Recruitment of teachers to public universities are these days done based on political affiliation, nepotism, religious identities and illegal exchange of money, depriving meritorious applicants, reveals a new TIB study, Agencies report.

As political ideology, nepotism, religious identities and localism of applicants and illegal exchange of money get priority, the study says, these illegal means create impediments to ensuring equal scopes for efficient applicants in requirement of lecturers to public universities.

Programme managers (research and policy) of the Transparency International Bangladesh (TIB)Md Rezaul Karim and Dipu Roy jointly revealed the findings of the study, ‘Lecturers’ Recruitment at Public Universities: Good Governance Challenges and Way Forward’, at a press conference at its office on Sunday.

TIB executive director Dr Iftekharuzzaman, its deputy executive director Sumaiya Khair, member Dr Syed Manzoorul Islam and director Rafiqul Hasan were present.
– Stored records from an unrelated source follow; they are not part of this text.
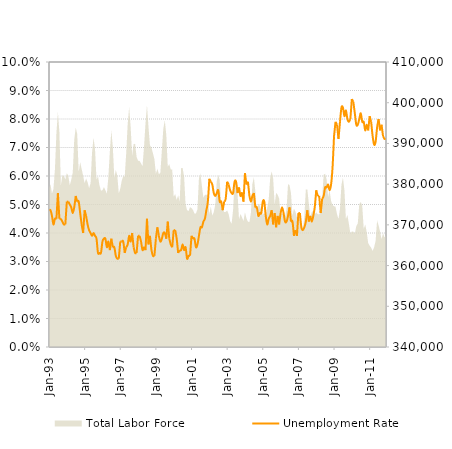
| Category | Unemployment Rate |
|---|---|
| 1993-01-01 | 0.048 |
| 1993-02-11 | 0.048 |
| 1993-03-11 | 0.046 |
| 1993-04-11 | 0.043 |
| 1993-05-11 | 0.045 |
| 1993-06-11 | 0.045 |
| 1993-07-11 | 0.054 |
| 1993-08-11 | 0.045 |
| 1993-09-11 | 0.045 |
| 1993-10-11 | 0.044 |
| 1993-11-11 | 0.043 |
| 1993-12-11 | 0.043 |
| 1994-01-11 | 0.051 |
| 1994-02-11 | 0.051 |
| 1994-03-11 | 0.05 |
| 1994-04-11 | 0.049 |
| 1994-05-11 | 0.047 |
| 1994-06-11 | 0.049 |
| 1994-07-11 | 0.053 |
| 1994-08-11 | 0.051 |
| 1994-09-11 | 0.051 |
| 1994-10-11 | 0.047 |
| 1994-11-11 | 0.043 |
| 1994-12-11 | 0.04 |
| 1995-01-11 | 0.048 |
| 1995-02-11 | 0.046 |
| 1995-03-11 | 0.043 |
| 1995-04-11 | 0.041 |
| 1995-05-11 | 0.04 |
| 1995-06-11 | 0.039 |
| 1995-07-11 | 0.04 |
| 1995-08-11 | 0.039 |
| 1995-09-11 | 0.038 |
| 1995-10-11 | 0.033 |
| 1995-11-11 | 0.033 |
| 1995-12-11 | 0.033 |
| 1996-01-11 | 0.037 |
| 1996-02-11 | 0.038 |
| 1996-03-11 | 0.038 |
| 1996-04-11 | 0.035 |
| 1996-05-11 | 0.037 |
| 1996-06-11 | 0.034 |
| 1996-07-11 | 0.038 |
| 1996-08-11 | 0.035 |
| 1996-09-11 | 0.035 |
| 1996-10-11 | 0.032 |
| 1996-11-11 | 0.031 |
| 1996-12-11 | 0.031 |
| 1997-01-11 | 0.037 |
| 1997-02-11 | 0.037 |
| 1997-03-11 | 0.037 |
| 1997-04-11 | 0.033 |
| 1997-05-11 | 0.035 |
| 1997-06-11 | 0.036 |
| 1997-07-11 | 0.039 |
| 1997-08-11 | 0.037 |
| 1997-09-11 | 0.04 |
| 1997-10-11 | 0.035 |
| 1997-11-11 | 0.033 |
| 1997-12-11 | 0.033 |
| 1998-01-11 | 0.039 |
| 1998-02-11 | 0.039 |
| 1998-03-11 | 0.037 |
| 1998-04-11 | 0.034 |
| 1998-05-11 | 0.035 |
| 1998-06-11 | 0.034 |
| 1998-07-11 | 0.045 |
| 1998-08-11 | 0.036 |
| 1998-09-11 | 0.039 |
| 1998-10-11 | 0.034 |
| 1998-11-11 | 0.032 |
| 1998-12-11 | 0.032 |
| 1999-01-11 | 0.038 |
| 1999-02-11 | 0.042 |
| 1999-03-11 | 0.039 |
| 1999-04-11 | 0.037 |
| 1999-05-11 | 0.038 |
| 1999-06-11 | 0.04 |
| 1999-07-11 | 0.04 |
| 1999-08-11 | 0.038 |
| 1999-09-11 | 0.044 |
| 1999-10-11 | 0.038 |
| 1999-11-11 | 0.036 |
| 1999-12-11 | 0.035 |
| 2000-01-11 | 0.041 |
| 2000-02-11 | 0.041 |
| 2000-03-11 | 0.038 |
| 2000-04-11 | 0.033 |
| 2000-05-11 | 0.034 |
| 2000-06-11 | 0.034 |
| 2000-07-11 | 0.036 |
| 2000-08-11 | 0.034 |
| 2000-09-11 | 0.035 |
| 2000-10-11 | 0.031 |
| 2000-11-11 | 0.032 |
| 2000-12-11 | 0.032 |
| 2001-01-11 | 0.039 |
| 2001-02-11 | 0.038 |
| 2001-03-11 | 0.038 |
| 2001-04-11 | 0.035 |
| 2001-05-11 | 0.036 |
| 2001-06-11 | 0.039 |
| 2001-07-11 | 0.042 |
| 2001-08-11 | 0.042 |
| 2001-09-11 | 0.044 |
| 2001-10-11 | 0.045 |
| 2001-11-11 | 0.048 |
| 2001-12-11 | 0.051 |
| 2002-01-11 | 0.059 |
| 2002-02-11 | 0.058 |
| 2002-03-11 | 0.057 |
| 2002-04-11 | 0.054 |
| 2002-05-11 | 0.053 |
| 2002-06-11 | 0.054 |
| 2002-07-11 | 0.055 |
| 2002-08-11 | 0.051 |
| 2002-09-11 | 0.051 |
| 2002-10-11 | 0.048 |
| 2002-11-11 | 0.051 |
| 2002-12-11 | 0.052 |
| 2003-01-11 | 0.058 |
| 2003-02-11 | 0.057 |
| 2003-03-11 | 0.055 |
| 2003-04-11 | 0.054 |
| 2003-05-11 | 0.054 |
| 2003-06-11 | 0.058 |
| 2003-07-11 | 0.058 |
| 2003-08-11 | 0.054 |
| 2003-09-11 | 0.056 |
| 2003-10-11 | 0.053 |
| 2003-11-11 | 0.054 |
| 2003-12-11 | 0.051 |
| 2004-01-11 | 0.061 |
| 2004-02-11 | 0.057 |
| 2004-03-11 | 0.058 |
| 2004-04-11 | 0.053 |
| 2004-05-11 | 0.051 |
| 2004-06-11 | 0.053 |
| 2004-07-11 | 0.054 |
| 2004-08-11 | 0.049 |
| 2004-09-11 | 0.049 |
| 2004-10-11 | 0.046 |
| 2004-11-11 | 0.047 |
| 2004-12-11 | 0.047 |
| 2005-01-11 | 0.051 |
| 2005-02-11 | 0.051 |
| 2005-03-11 | 0.046 |
| 2005-04-11 | 0.043 |
| 2005-05-11 | 0.045 |
| 2005-06-11 | 0.046 |
| 2005-07-11 | 0.048 |
| 2005-08-11 | 0.043 |
| 2005-09-11 | 0.047 |
| 2005-10-11 | 0.042 |
| 2005-11-11 | 0.046 |
| 2005-12-11 | 0.043 |
| 2006-01-11 | 0.047 |
| 2006-02-11 | 0.049 |
| 2006-03-11 | 0.047 |
| 2006-04-11 | 0.044 |
| 2006-05-11 | 0.044 |
| 2006-06-11 | 0.046 |
| 2006-07-11 | 0.049 |
| 2006-08-11 | 0.044 |
| 2006-09-11 | 0.044 |
| 2006-10-11 | 0.039 |
| 2006-11-11 | 0.041 |
| 2006-12-11 | 0.039 |
| 2007-01-11 | 0.047 |
| 2007-02-11 | 0.047 |
| 2007-03-11 | 0.042 |
| 2007-04-11 | 0.041 |
| 2007-05-11 | 0.042 |
| 2007-06-11 | 0.044 |
| 2007-07-11 | 0.048 |
| 2007-08-11 | 0.044 |
| 2007-09-11 | 0.046 |
| 2007-10-11 | 0.044 |
| 2007-11-11 | 0.046 |
| 2007-12-11 | 0.049 |
| 2008-01-11 | 0.055 |
| 2008-02-11 | 0.053 |
| 2008-03-11 | 0.053 |
| 2008-04-11 | 0.047 |
| 2008-05-11 | 0.052 |
| 2008-06-11 | 0.053 |
| 2008-07-11 | 0.056 |
| 2008-08-11 | 0.056 |
| 2008-09-11 | 0.057 |
| 2008-10-11 | 0.055 |
| 2008-11-11 | 0.057 |
| 2008-12-11 | 0.063 |
| 2009-01-11 | 0.074 |
| 2009-02-11 | 0.079 |
| 2009-03-11 | 0.078 |
| 2009-04-11 | 0.073 |
| 2009-05-11 | 0.079 |
| 2009-06-11 | 0.084 |
| 2009-07-11 | 0.084 |
| 2009-08-11 | 0.081 |
| 2009-09-11 | 0.083 |
| 2009-10-11 | 0.08 |
| 2009-11-11 | 0.079 |
| 2009-12-11 | 0.08 |
| 2010-01-11 | 0.087 |
| 2010-02-11 | 0.086 |
| 2010-03-11 | 0.082 |
| 2010-04-11 | 0.078 |
| 2010-05-11 | 0.078 |
| 2010-06-11 | 0.08 |
| 2010-07-11 | 0.082 |
| 2010-08-11 | 0.079 |
| 2010-09-11 | 0.079 |
| 2010-10-11 | 0.076 |
| 2010-11-11 | 0.078 |
| 2010-12-11 | 0.076 |
| 2011-01-11 | 0.081 |
| 2011-02-11 | 0.079 |
| 2011-03-11 | 0.074 |
| 2011-04-11 | 0.071 |
| 2011-05-11 | 0.072 |
| 2011-06-11 | 0.077 |
| 2011-07-11 | 0.08 |
| 2011-08-11 | 0.076 |
| 2011-09-11 | 0.078 |
| 2011-10-11 | 0.074 |
| 2011-11-11 | 0.073 |
| 2011-12-11 | 0.073 |

The German-based anti-graft agency conducted the study on 13 public universities during January to December 2016. It examined the requirement process of these universities from 2001 to 2016.

The study found irregularities in every stage of teacher requirement to public universities, saying the actual demand of teachers and pattern of verbal examinations are often changed in teacher requirement while results are engineered to create job opportunities for ‘chosen-candidates’.

Political leaders, ministers, influential teachers and local leaders put pressure on vice-chancellors, pro-vice chancellors, deans and heads of departments of universities to recruit their recommended-candidates as university teachers.

Besides, the study reveals that the vice-chancellors, pro-vice-chancellors, deans and heads of departments also hire their followers or political affiliates to increase vote bank in favor of them.

Allegations are also there that teachers have been appointed to eight universities out of 13 through illegal exchange of money – minimum Tk 3 lakh and maximum Tk 16 lakh. A section of vice-chancellors, teacher leaders, staff of Registrar’s offices, student leaders, public representatives and political leaders are involved in the corruption.

Dr Syed Manzoorul Islam, a professor of English department at Dhaka University, said the TIB study findings are true. “If poor quality teachers are appointed to universities, they’ll cause harm to the universities for 40 years because students are deprived of getting quality education,” he said.

There are debates that whether university teachers will be appointed through written test or not, the TIB member said, adding that now private universities are hiring teachers through written test and the time is not far away that public universities will have hold written test to recruit quality teachers.

“University teachers should be appointed following three steps – written test, viva test and class demonstration. And we must go ahead with these steps to appoint competent teachers at universities,” he said.

Dr Manzoorul said the government is going ahead to pass the National Accreditation Council Bill. And once it is enacted, problems over university teacher recruitment will get solved.”  Dr Iftekharuzzaman said like other sectors, corruption in university teacher requirement is getting institutionalised.

He stressed the need for announcing an integrated and complete policy for teacher appointment to public universities and forcing all universities to follow it.